Yummy cooking and dipping oils.

Awesome salves, lotions, and potions from Pauline Matt with Real People Herbals, just up the road from Glacier County Honey, in Browning, Montana.  I’ve got a jar of Fire Fighters Hands by my bed – you won’t find better, if you’re hard on your hands, like I am.

The Wild Rose offers its own line of delicious yummies, too – do you love pickled asparagus in your Bloody Marys and Caesars as much as I do?  Mmmm.  Oh, and a green salad with goat cheese, pecans, and pickled beets?  Heavenly.

Seeing as how it’s April, the Wild Rose currently has a limited fresh produce section.  But I did find local eggs and Hutterite turkeys and chickens – love that if you buy 10, you can get the 11th free.

In their freezers, the Wild Rose also stocks local huckleberries and Flathead cherries … I was tempted to get a couple of bags, and make a taste of summer pie, but managed to restrain myself.  This time.

If you’re in need, here’s the Wild Rose’s phone number: (406) 862-8995.  Their hours are as listed above.
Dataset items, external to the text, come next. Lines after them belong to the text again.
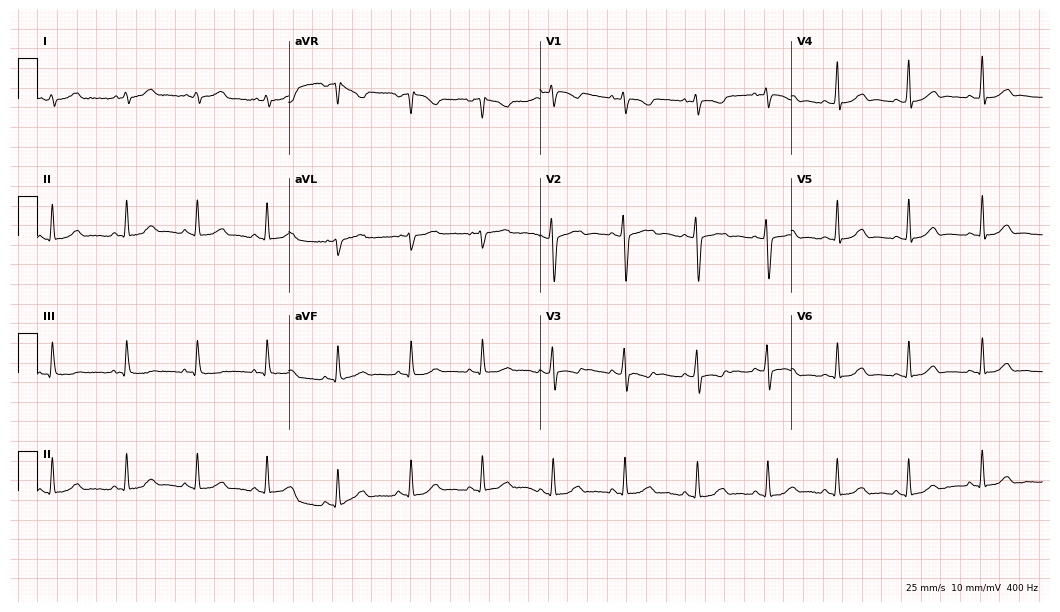
Standard 12-lead ECG recorded from a 20-year-old woman (10.2-second recording at 400 Hz). Read as a normal ECG.
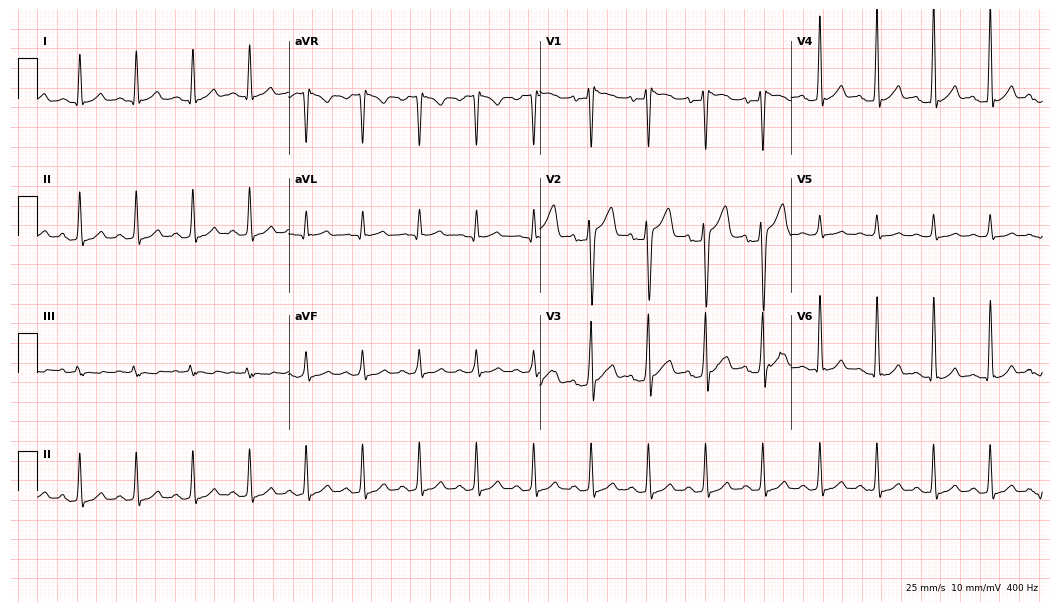
Standard 12-lead ECG recorded from a male, 30 years old (10.2-second recording at 400 Hz). The tracing shows sinus tachycardia (a sinus rate of 100 beats per minute or more).
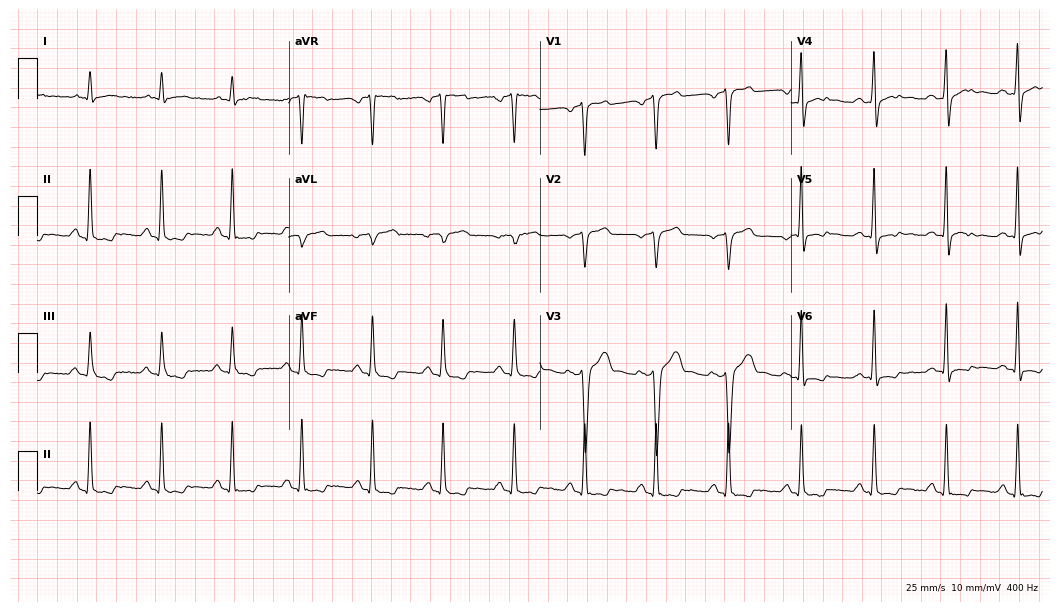
Standard 12-lead ECG recorded from a male patient, 46 years old (10.2-second recording at 400 Hz). None of these six findings is recorded: first-degree AV block, right bundle branch block (RBBB), left bundle branch block (LBBB), sinus bradycardia, atrial fibrillation (AF), sinus tachycardia. Only these six findings were labelled.
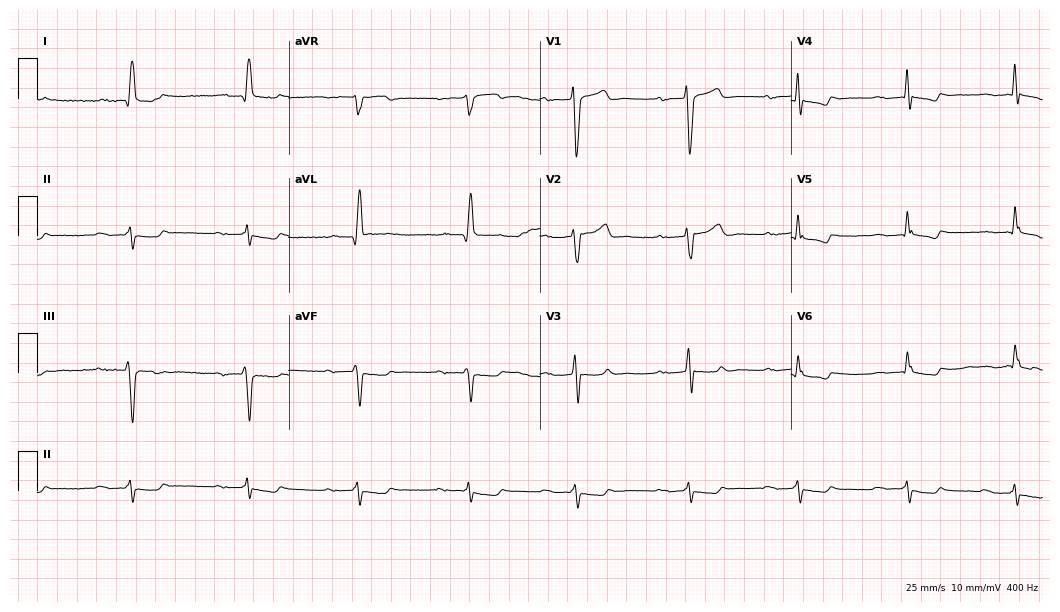
Electrocardiogram, a man, 80 years old. Interpretation includes first-degree AV block, left bundle branch block.
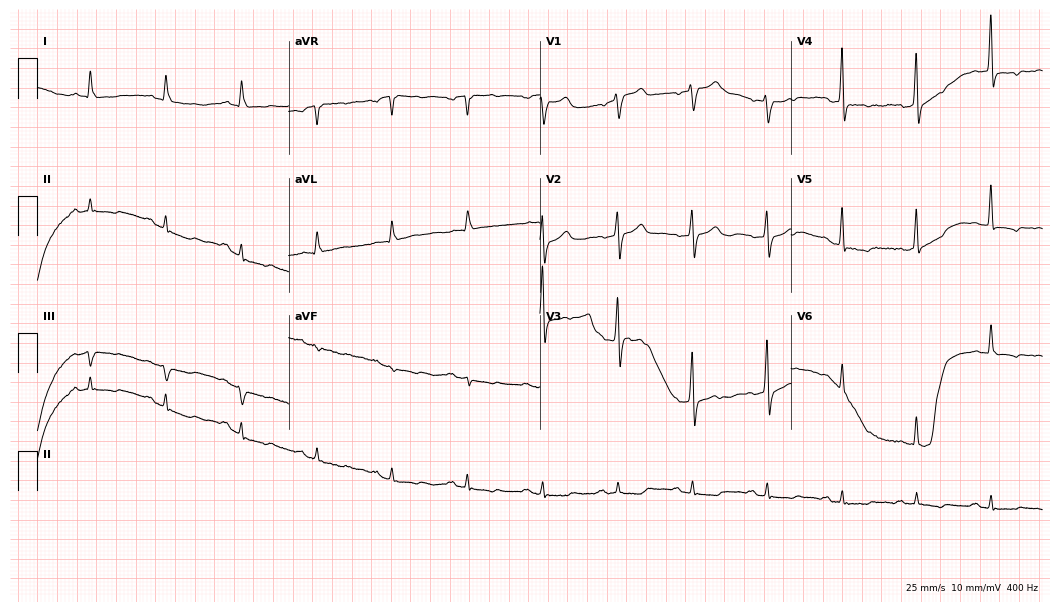
Standard 12-lead ECG recorded from a 64-year-old man (10.2-second recording at 400 Hz). None of these six findings is recorded: first-degree AV block, right bundle branch block, left bundle branch block, sinus bradycardia, atrial fibrillation, sinus tachycardia.
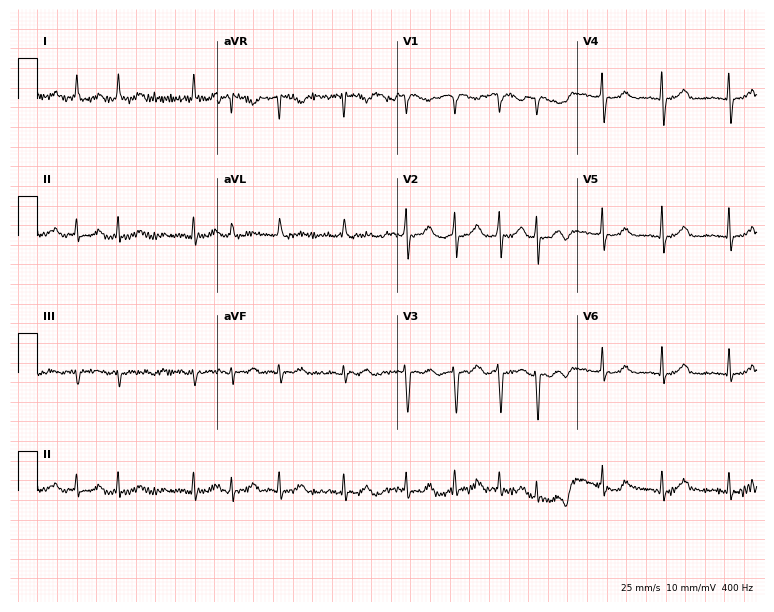
Standard 12-lead ECG recorded from an 85-year-old woman (7.3-second recording at 400 Hz). None of these six findings is recorded: first-degree AV block, right bundle branch block (RBBB), left bundle branch block (LBBB), sinus bradycardia, atrial fibrillation (AF), sinus tachycardia. Only these six findings were labelled.
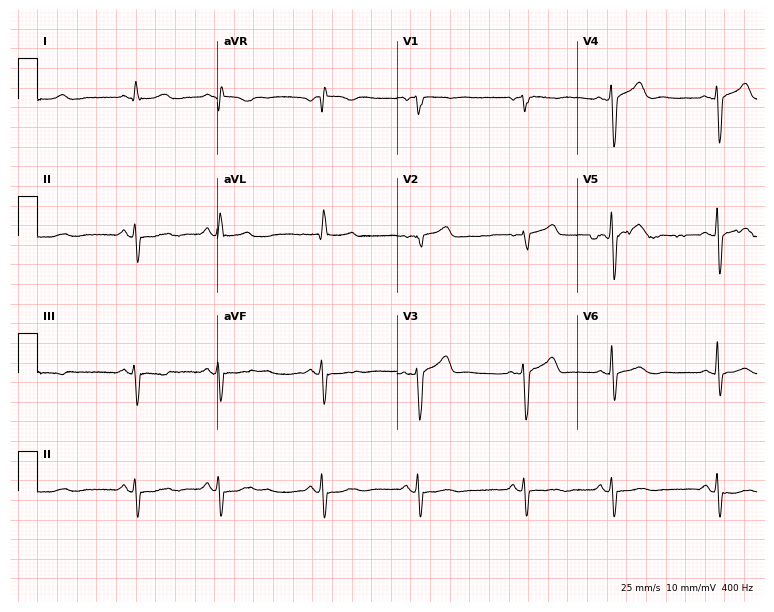
12-lead ECG from a 73-year-old male patient. No first-degree AV block, right bundle branch block, left bundle branch block, sinus bradycardia, atrial fibrillation or sinus tachycardia recorded for this tracing.
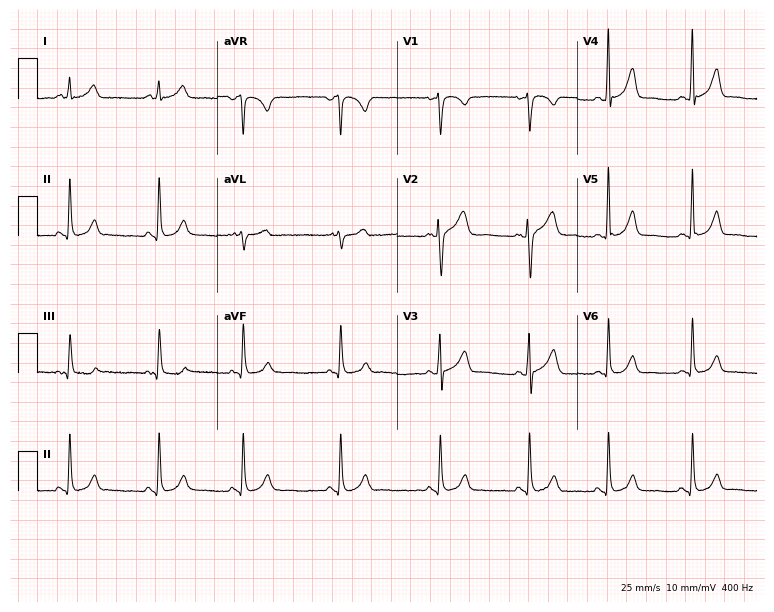
Resting 12-lead electrocardiogram. Patient: a 47-year-old female. Read as a normal ECG.
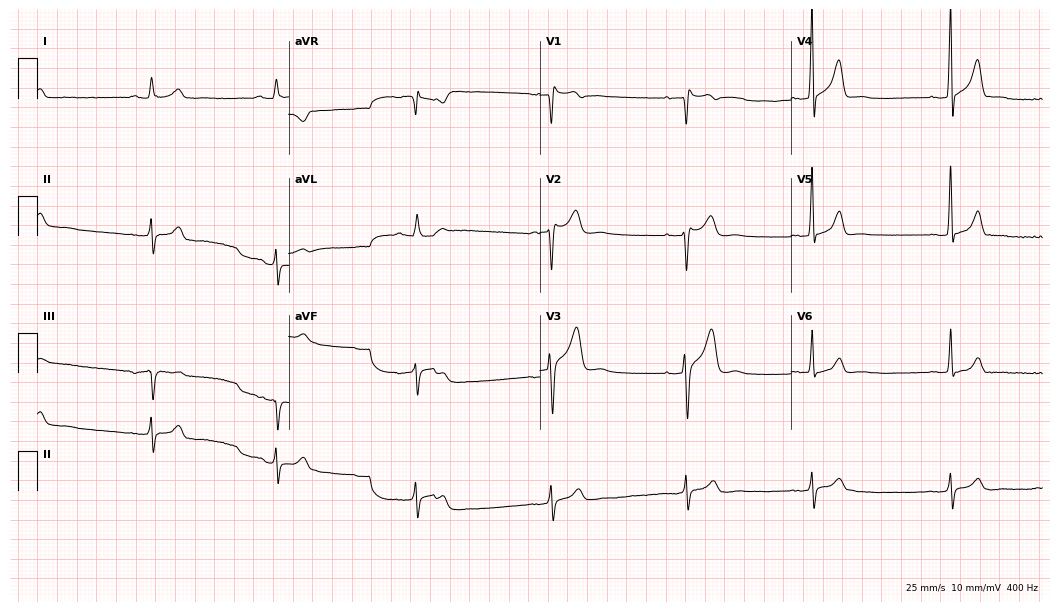
12-lead ECG from a 41-year-old male. Shows sinus bradycardia (a sinus rate of 50 beats per minute or less).
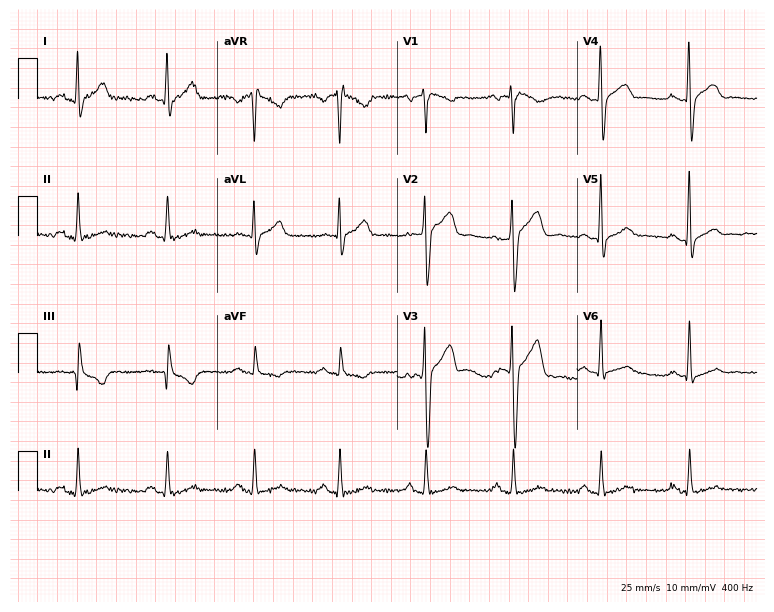
Electrocardiogram, a 50-year-old man. Overall reading on record: normal ECG.
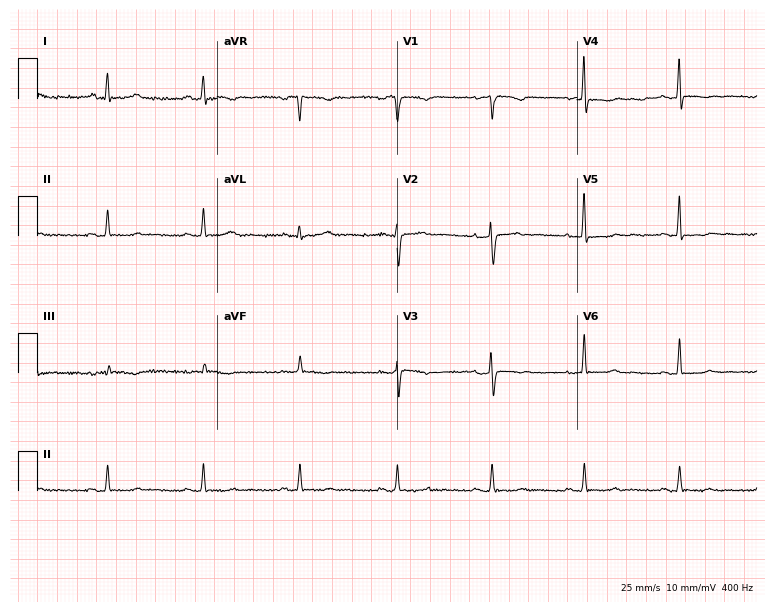
12-lead ECG from a female patient, 51 years old. Screened for six findings — first-degree AV block, right bundle branch block, left bundle branch block, sinus bradycardia, atrial fibrillation, sinus tachycardia — none is recorded. Findings outside these six are not listed.
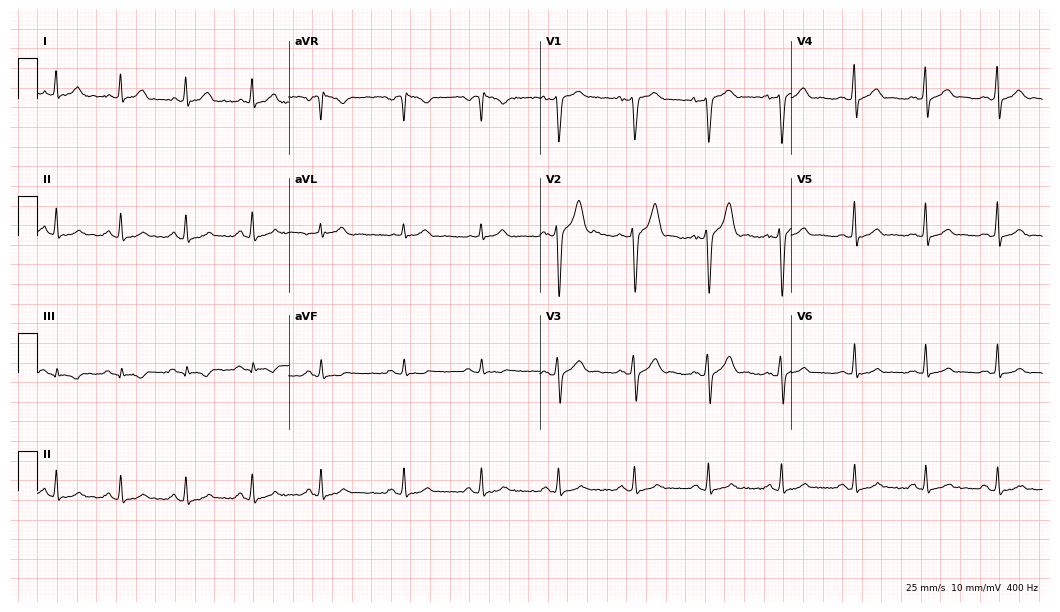
12-lead ECG from a 33-year-old male. Screened for six findings — first-degree AV block, right bundle branch block, left bundle branch block, sinus bradycardia, atrial fibrillation, sinus tachycardia — none is recorded. Other findings, if any, are not listed.
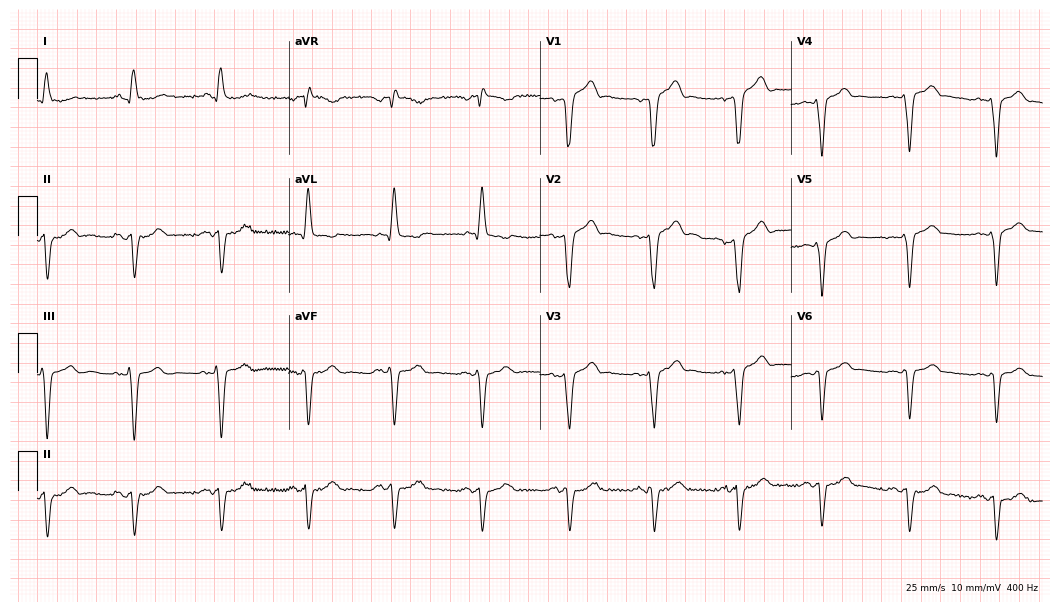
12-lead ECG from a male, 79 years old. Screened for six findings — first-degree AV block, right bundle branch block, left bundle branch block, sinus bradycardia, atrial fibrillation, sinus tachycardia — none is recorded.
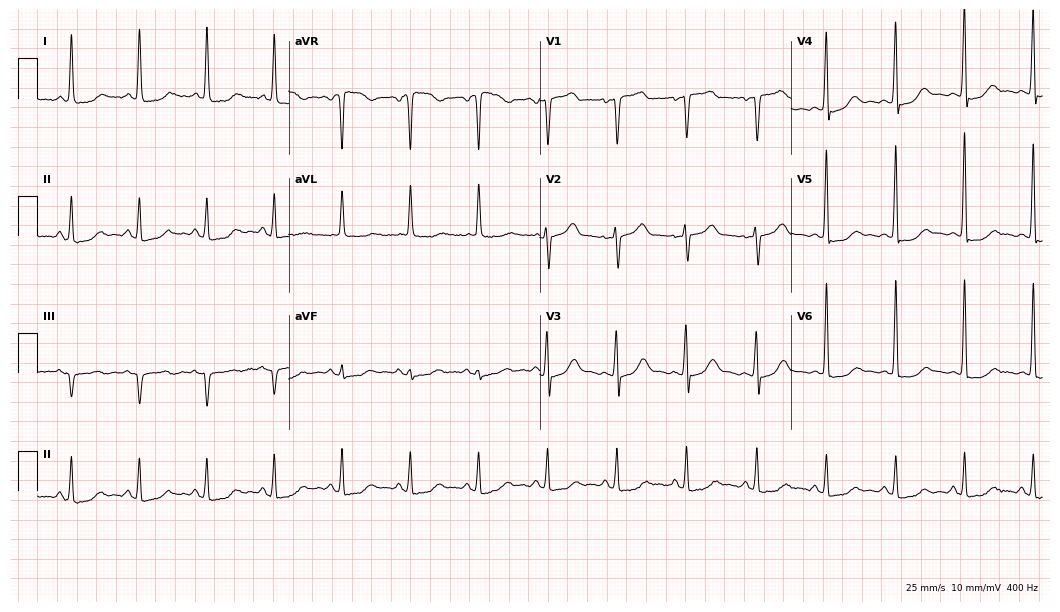
ECG — a 56-year-old female. Labelled as a normal ECG.
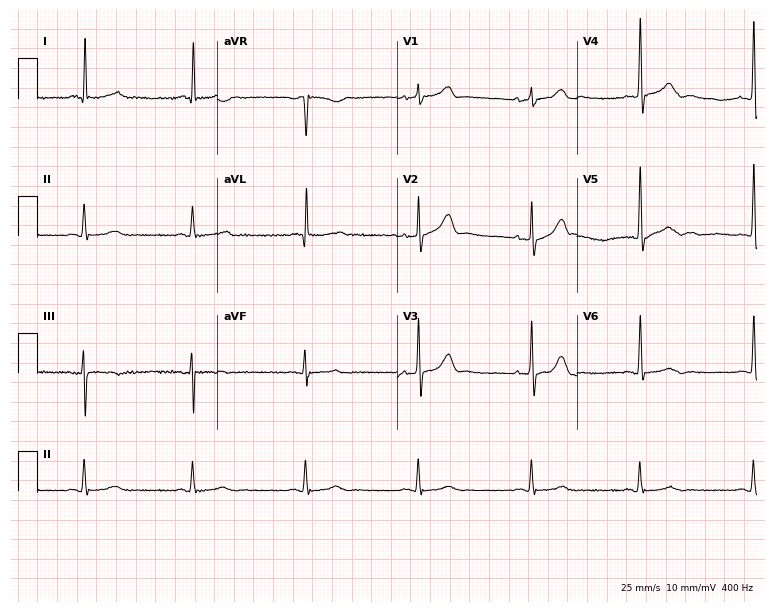
Electrocardiogram, a female, 79 years old. Of the six screened findings (first-degree AV block, right bundle branch block, left bundle branch block, sinus bradycardia, atrial fibrillation, sinus tachycardia), none is recorded.

Since we’re so happy to have a distributor in the Flathead Valley, we will no longer be offering free delivery services to Flathead County – instead, swing by the Wild Rose and tell them you appreciate their support of Glacier County Honey Co!  And of course, by buying Glacier County Honey at the Wild Rose, you’ll be supporting two small Montana businesses with one small step – and the whole state thanks you for that.